One of my favourite places to visit for mulled wine and eggnog is Pourhouse, a local Vancouver watering hole. It has one fantastic eggnog (see picture below), the best in the city, I'd say! For their version, they freshly shake it upon order, using raw eggs and whiskey. This year, I finally discovered their secret ingredients...the addition of orgeat (almond syrup) and a splash of sherry. Both the orgeat and the sherry add a depth to the eggnog, a nuttiness that warms the drink. Next year, we'll have to do a repeat taste test with these additions!
For eggnog lovers, those worried about raw eggs and Santa, who has a long night ahead of him, I think this recipe is perfect. It's make-ahead and a crowd pleaser. Whether you like it of not, eggnog is a quintessential holiday drink. It brings a smile to most faces at any holiday gathering and people will be very impressed that you made it from scratch!

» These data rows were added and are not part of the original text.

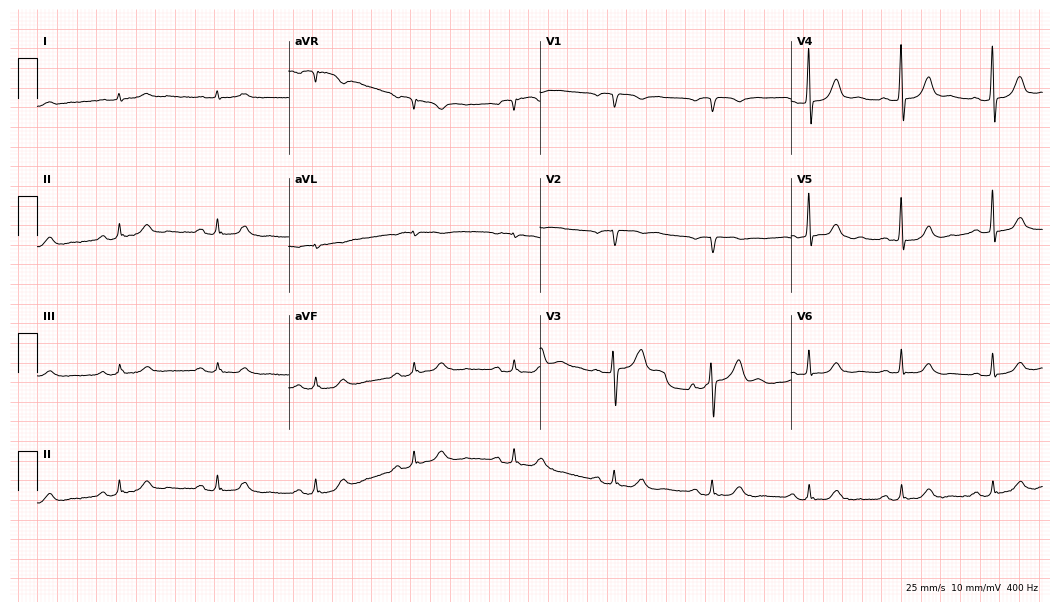
Electrocardiogram, a 78-year-old male. Overall reading on record: normal ECG.
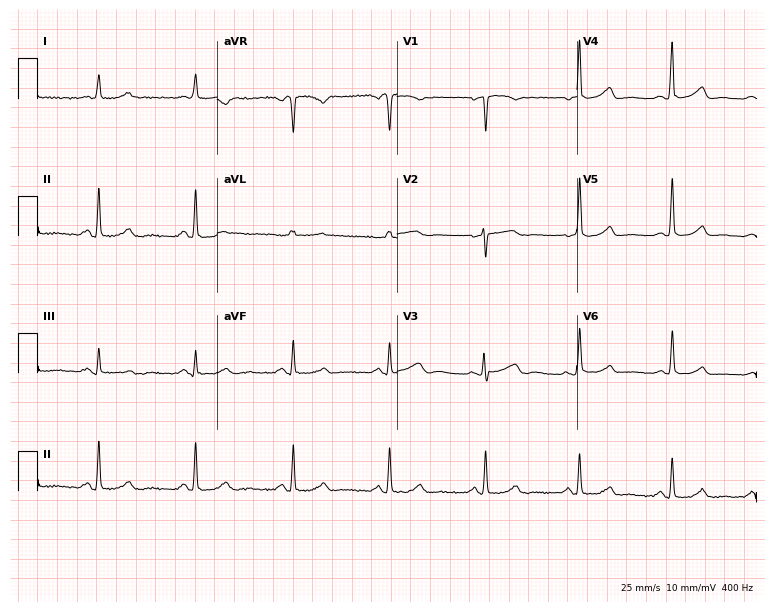
12-lead ECG from a 55-year-old female. Screened for six findings — first-degree AV block, right bundle branch block (RBBB), left bundle branch block (LBBB), sinus bradycardia, atrial fibrillation (AF), sinus tachycardia — none is recorded. Other findings, if any, are not listed.
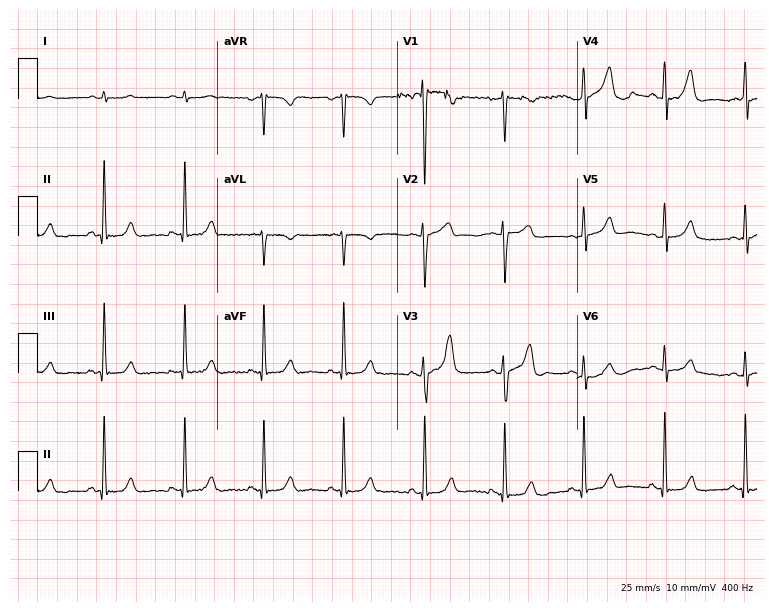
Standard 12-lead ECG recorded from a male patient, 53 years old. Read as a normal ECG.

Wishing you a very Merry Christmas.
Enjoy,
Krista
Homemade Cooked Eggnog
(Serves 6)
Ingredients
5 egg yolks (reserve the whites for another recipe or cocktails)
1/2 cup sugar
1 cup heavy cream
2.5 cups whole milk
pinch of salt
1/2 teaspoon nutmeg, ground fresh
2 cinnamon sticks
1/4 teaspoon vanilla
grated nutmeg, garnish
cinnamon stick, garnish
1/2 oz - 1 oz dark rum (or your spirit of choice)
1/4-1/2 oz sherry (optional)
Method
In a large bowl, whisk together the egg yolks and sugar until slightly frothed and creamy.

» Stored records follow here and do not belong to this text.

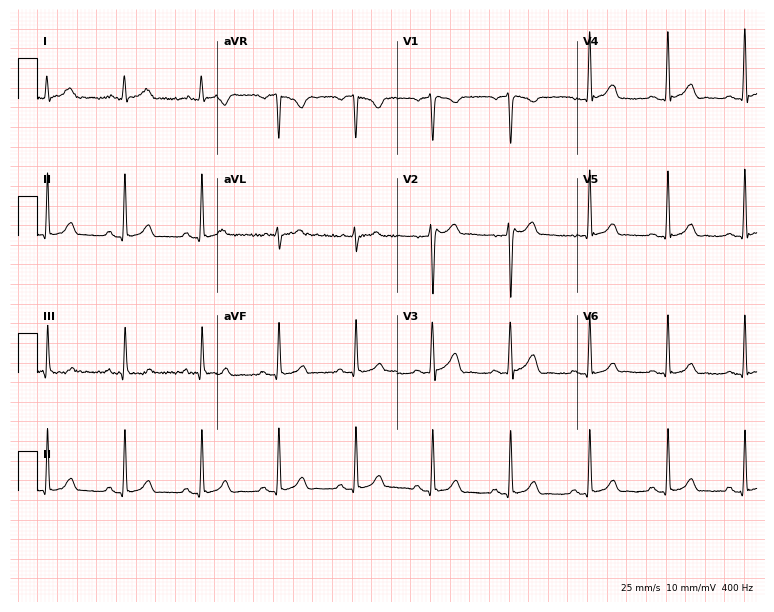
Electrocardiogram (7.3-second recording at 400 Hz), a 45-year-old male. Overall reading on record: normal ECG.
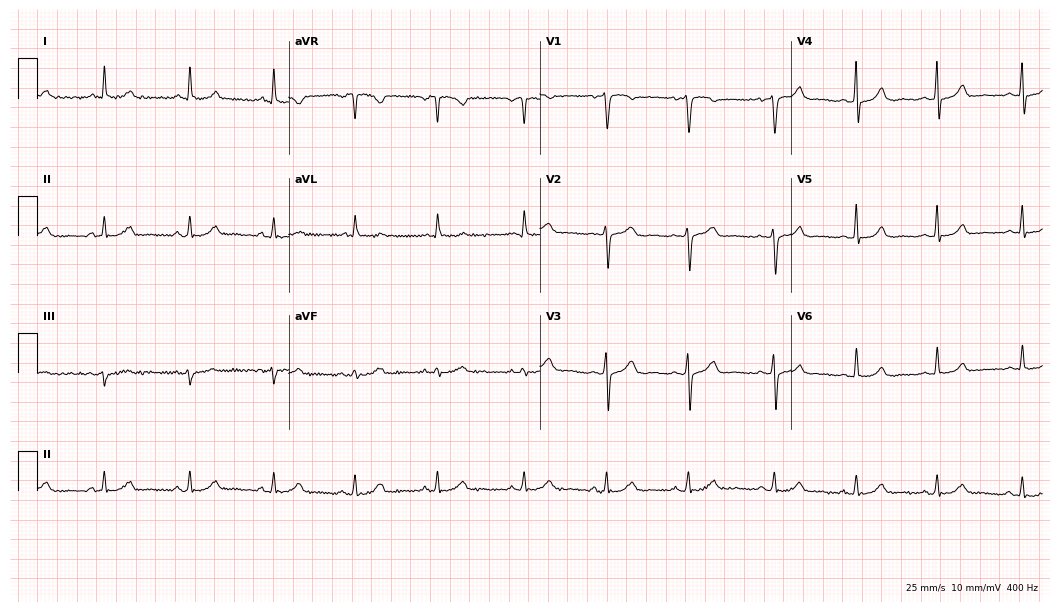
Electrocardiogram (10.2-second recording at 400 Hz), a 44-year-old woman. Overall reading on record: normal ECG.
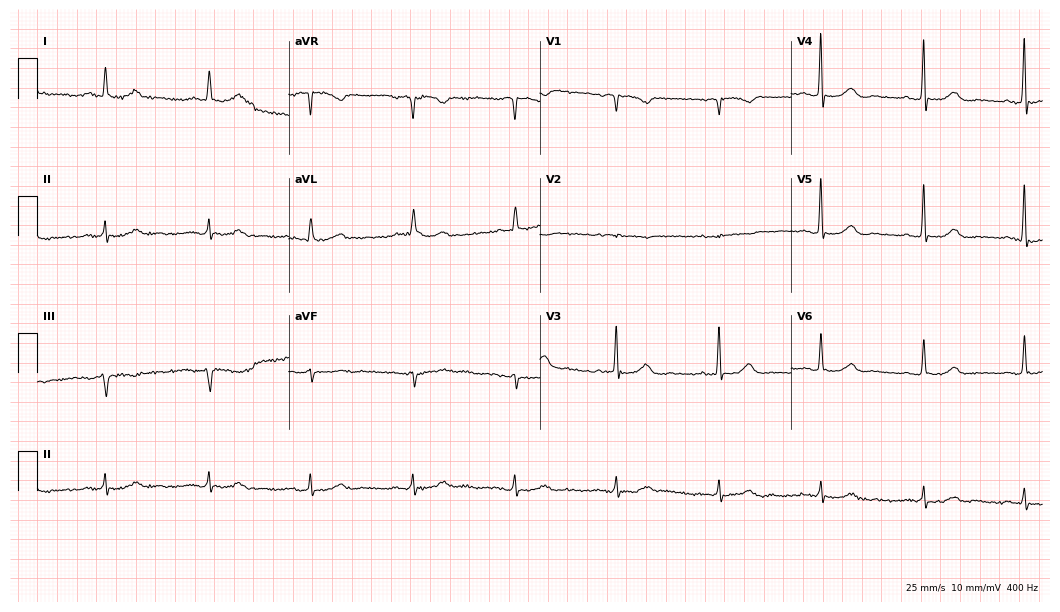
12-lead ECG from a female patient, 77 years old (10.2-second recording at 400 Hz). Recorded interpretation: within normal limits.
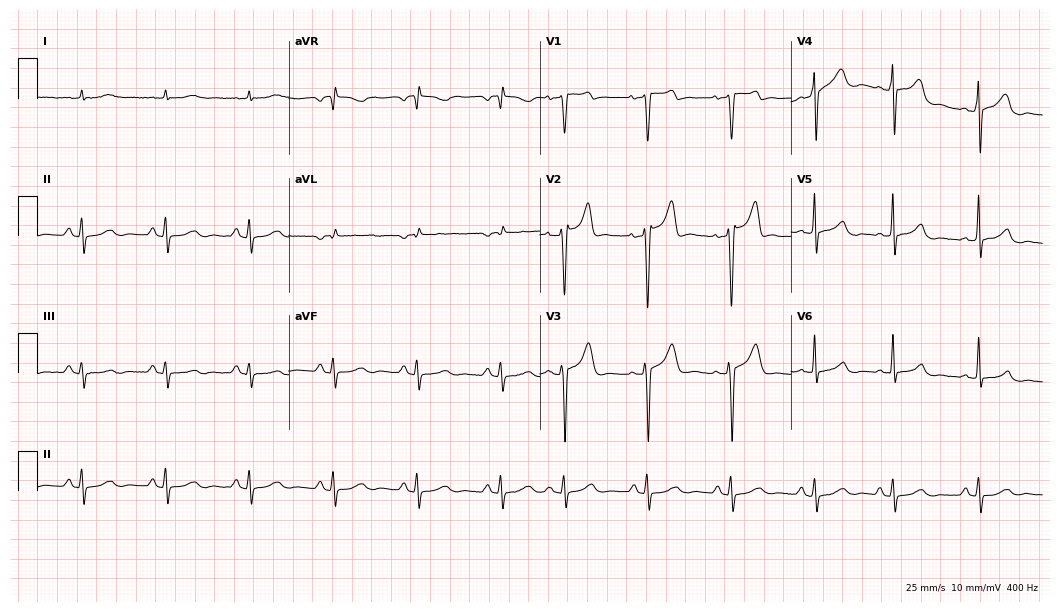
Standard 12-lead ECG recorded from a 66-year-old man. Read as a normal ECG.
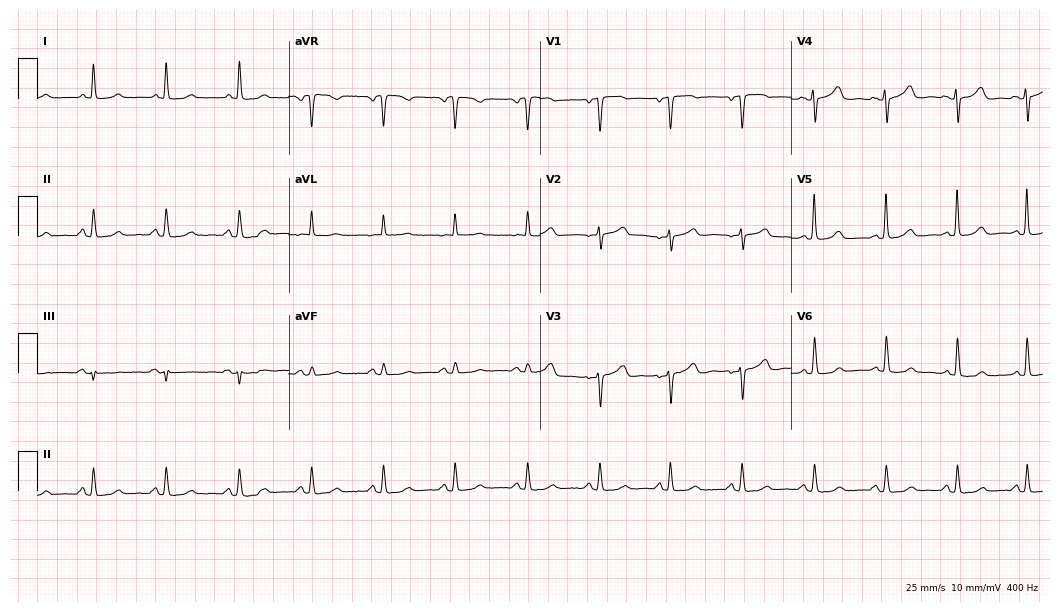
Electrocardiogram (10.2-second recording at 400 Hz), a female patient, 71 years old. Overall reading on record: normal ECG.

In a medium sauce pan over medium heat, add the cream, whole milk, salt and nutmeg. Whisk together until smooth and mixture begins to slightly simmer.

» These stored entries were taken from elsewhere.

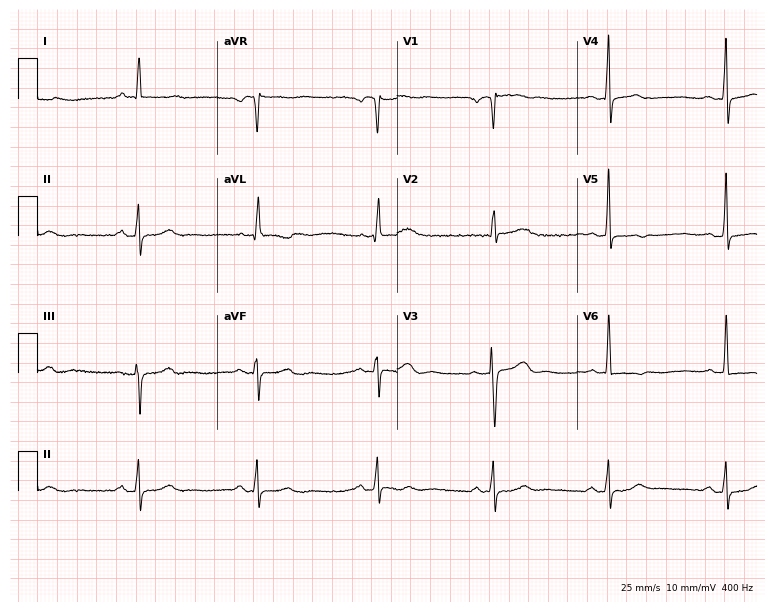
12-lead ECG from a male patient, 55 years old. Shows sinus bradycardia (a sinus rate of 50 beats per minute or less).
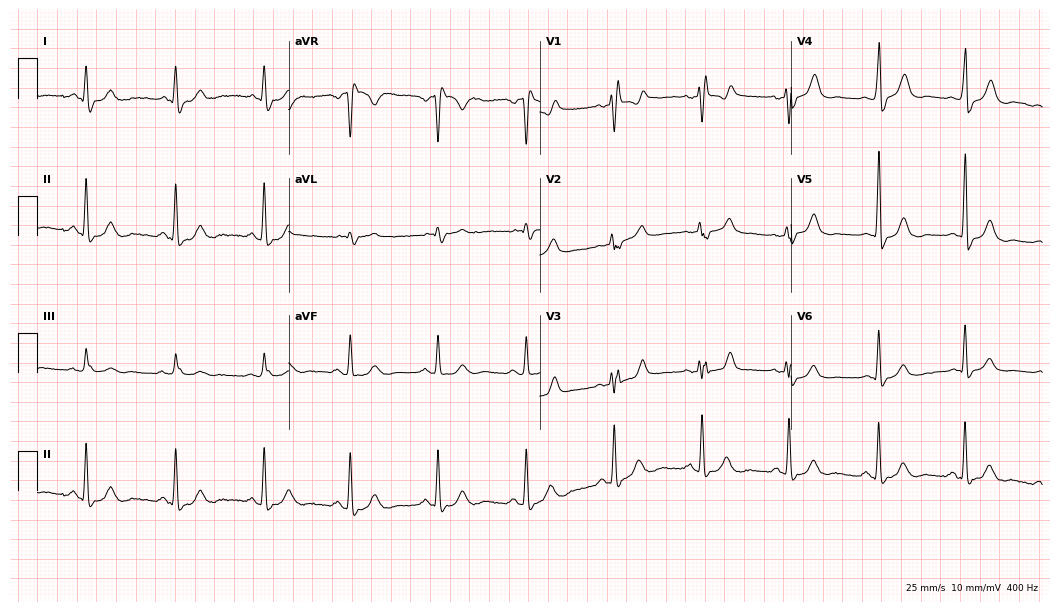
12-lead ECG (10.2-second recording at 400 Hz) from a male, 71 years old. Findings include right bundle branch block.
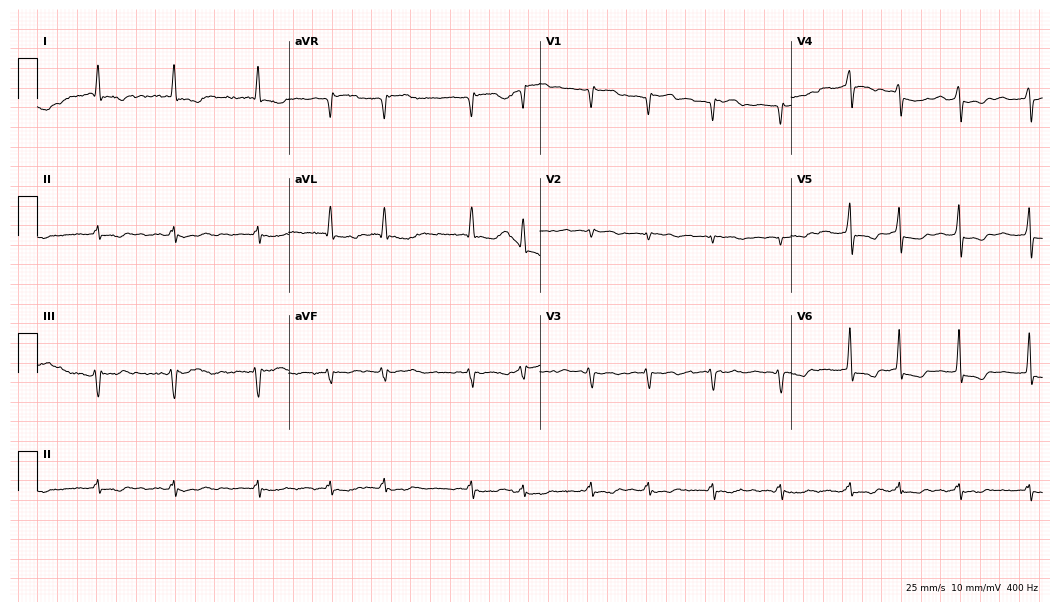
Electrocardiogram, a female, 56 years old. Interpretation includes atrial fibrillation.

Add one small ladle full of the warmed milk mixture into the egg mixture, whisking continuously to temper the eggs. You do not want scrambled eggs, so the continuous whisking is important. Repeat, adding a second ladle-full of the warmed milk mixture into the eggs to increase their temperature. Keep whisking for 30 seconds to 1 minute. Slowly add egg mixture into the saucepan with the remaining warmed milk. Increase temperature to medium and whisk until liquid starts to thicken, this will take a bit of time. You want the mixture to reach a temperature of 160 degrees on a thermometer. Like custards, cooked eggnog must reach 160 degrees to prevent the growth of bacteria.
Remove sauce pan from heat. Whisk in vanilla, and add cinnamon sticks. Allow eggnog to steep with cinnamon sticks while it cools. After cooled to room temperature, remove cinnamon sticks and pour eggnog into a pitcher. Cover and place in the refrigerator until ready to serve.
When serving, add 1/2 - 1oz of dark rum (about 1/2 oz per 1 cup of eggnog) and a small splash of sherry (1/4 oz per 1 cup of eggnog) to each glass. Top with chilled eggnog and mix well. Garnish with freshly grated nutmeg and a cinnamon stick.
*I vary the amount of rum depending on the size of my glass. If using a small punch glass, I might even reduce the rum to 1/4 oz. You don't want the alcohol to dominate the flavours of the eggnog, just to accentuate it.
*These beautiful glasses were gifted to me by the sweet Judy Funk. Aren't they the perfect glass for a special holiday cocktail, with the etching on the bottom? Love them, thank you Judy!